Me desperté bañada en sudor frío en la oscuridad de una habitación de hotel en Ámsterdam. El corazón me latía con fuerza, como si un miedo gélido me recorriera el cuerpo. Acababa de ver a Lucas y Mateo, mis hijos, en un sueño. No era una pesadilla con monstruos, sino algo peor, más real. Estaban encerrados, con el miedo y la pena reflejados en sus rostros, y yo sentía ese dolor como si fuera real. Intenté volver a dormirme, diciéndome que quizá era solo el cansancio del viaje, pero no podía apartar sus ojos de mi pecho, suplicando ayuda. Cancelé mi cita al día siguiente, cambié mi vuelo y subí al primer avión de vuelta a Madrid. No podía explicarlo, pero sabía que tenía que volver a casa.
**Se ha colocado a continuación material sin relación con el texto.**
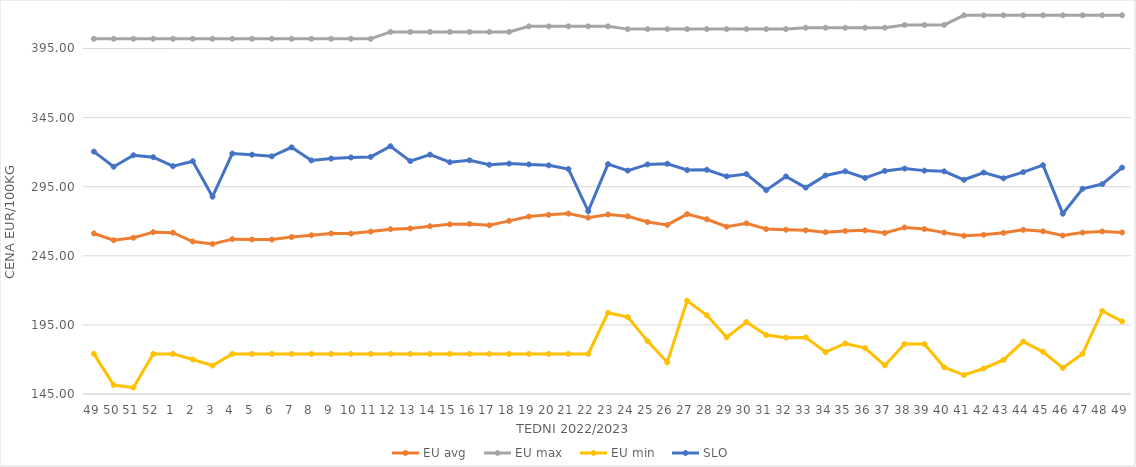
| Category | EU avg | EU max | EU min | SLO |
|---|---|---|---|---|
| 49.0 | 261.152 | 402 | 174 | 320.38 |
| 50.0 | 256.24 | 402 | 151.434 | 309.44 |
| 51.0 | 258.071 | 402 | 149.638 | 317.74 |
| 52.0 | 262.088 | 402 | 174 | 316.36 |
| 1.0 | 261.716 | 402 | 174 | 309.84 |
| 2.0 | 255.331 | 402 | 169.983 | 313.4 |
| 3.0 | 253.546 | 402 | 165.574 | 287.81 |
| 4.0 | 257.051 | 402 | 174 | 318.98 |
| 5.0 | 256.808 | 402 | 174 | 318.13 |
| 6.0 | 256.75 | 402 | 174 | 316.99 |
| 7.0 | 258.565 | 402 | 174 | 323.47 |
| 8.0 | 259.872 | 402 | 174 | 314 |
| 9.0 | 261.164 | 402 | 174 | 315.35 |
| 10.0 | 261.06 | 402 | 174 | 316.13 |
| 11.0 | 262.513 | 402 | 174 | 316.55 |
| 12.0 | 264.228 | 407 | 174 | 324.27 |
| 13.0 | 264.768 | 407 | 174 | 313.49 |
| 14.0 | 266.385 | 407 | 174 | 318.17 |
| 15.0 | 267.797 | 407 | 174 | 312.7 |
| 16.0 | 268.021 | 407 | 174 | 314.07 |
| 17.0 | 267.041 | 407 | 174 | 310.87 |
| 18.0 | 270.255 | 407 | 174 | 311.69 |
| 19.0 | 273.406 | 411 | 174 | 311.13 |
| 20.0 | 274.631 | 411 | 174 | 310.42 |
| 21.0 | 275.561 | 411 | 174 | 307.76 |
| 22.0 | 272.542 | 411 | 174 | 277.34 |
| 23.0 | 274.85 | 411 | 203.728 | 311.28 |
| 24.0 | 273.59 | 409 | 200.686 | 306.64 |
| 25.0 | 269.439 | 409 | 183.275 | 311.1 |
| 26.0 | 267.345 | 409 | 167.858 | 311.62 |
| 27.0 | 275.123 | 409 | 212.506 | 307.04 |
| 28.0 | 271.42 | 409 | 201.945 | 307.23 |
| 29.0 | 266.08 | 409 | 186.018 | 302.45 |
| 30.0 | 268.49 | 409 | 197.093 | 304.14 |
| 31.0 | 264.334 | 409 | 187.684 | 292.49 |
| 32.0 | 263.844 | 409 | 185.774 | 302.41 |
| 33.0 | 263.441 | 410 | 185.951 | 294.3 |
| 34.0 | 262.028 | 410 | 175.332 | 303.1 |
| 35.0 | 262.997 | 410 | 181.543 | 306.13 |
| 36.0 | 263.389 | 410 | 178.207 | 301.32 |
| 37.0 | 261.486 | 410 | 165.697 | 306.4 |
| 38.0 | 265.47 | 412 | 181.159 | 308.12 |
| 39.0 | 264.316 | 412 | 181.124 | 306.62 |
| 40.0 | 261.774 | 412 | 164.37 | 306.1 |
| 41.0 | 259.456 | 419 | 158.728 | 300 |
| 42.0 | 260.21 | 419 | 163.464 | 305.24 |
| 43.0 | 261.605 | 419 | 169.66 | 301.07 |
| 44.0 | 263.758 | 419 | 182.925 | 305.52 |
| 45.0 | 262.714 | 419 | 175.524 | 310.58 |
| 46.0 | 259.625 | 419 | 163.882 | 275.46 |
| 47.0 | 261.772 | 419 | 174.136 | 293.51 |
| 48.0 | 262.659 | 419 | 205.067 | 296.9 |
| 49.0 | 261.899 | 419 | 197.505 | 308.8 |

Al aterrizar, conduje como un robot hasta nuestra casa en La Moraleja. La tarde era radiante, el sol brillaba en las calles tranquilas; una paz que contradecía la tormenta que sentía en mi interior. Ah, eran las cinco de la tarde del martes. La casa estaba en silencio, un extraño silencio se sentía pesado en el aire. Normalmente, a esa hora, se oían los gritos y risas de los gemelos en sus interminables discusiones. Dejé mi maleta junto a la puerta y de repente oí un sonido apenas audible: un susurro, un llanto.
“Por favor… suéltenos. Hemos aprendido la lección”.
Oí voces —similares, entrecortadas— que me empujaban hacia la sala. Y allí, mi mundo se detuvo. Lo que vi hizo que las voces similares se detuvieran, no solo por miedo, sino por una especie de incredulidad que mi mente no podía procesar. Mis hijos gemelos, de once años, estaban en medio de la habitación, atados, espalda contra espalda. Una cuerda gruesa y áspera los rodeaba desde los hombros hasta la cintura, tan apretada que apenas podían respirar.
Tenían la cara hinchada y roja; las mejores camisas de manga larga (inusuales para principios de mayo) estaban hechas de patas y lágrimas. Frente a ellos, sentada en el sofá como si estuviera viendo una película, estaba Nadia, mi esposa. Sostenía una taza de té, y en su rostro se reflejaba una fría y amistosa expresión de satisfacción.
“Si dejan de pelear, aprenderán a trabajar juntos”, dijo en un tono que parecía instructivo, pero lleno de veneno. “Así se enseña a trabajar en equipo”.
Un gruñido escapó de mi garganta, un sonido animal que nunca pensé que podría emitir. “¿¡QUÉ DEMONIOS ESTÁ PASANDO AQUÍ!?”
Nadia se sobresaltó, derramando el té en su regazo. Las gemelas giraron la cabeza al unísono, y al verme, otro llanto —de alivio desesperado— brotó de ellas. “¡Papá! ¡Papá, ayúdanos!”, gritaron al unísono.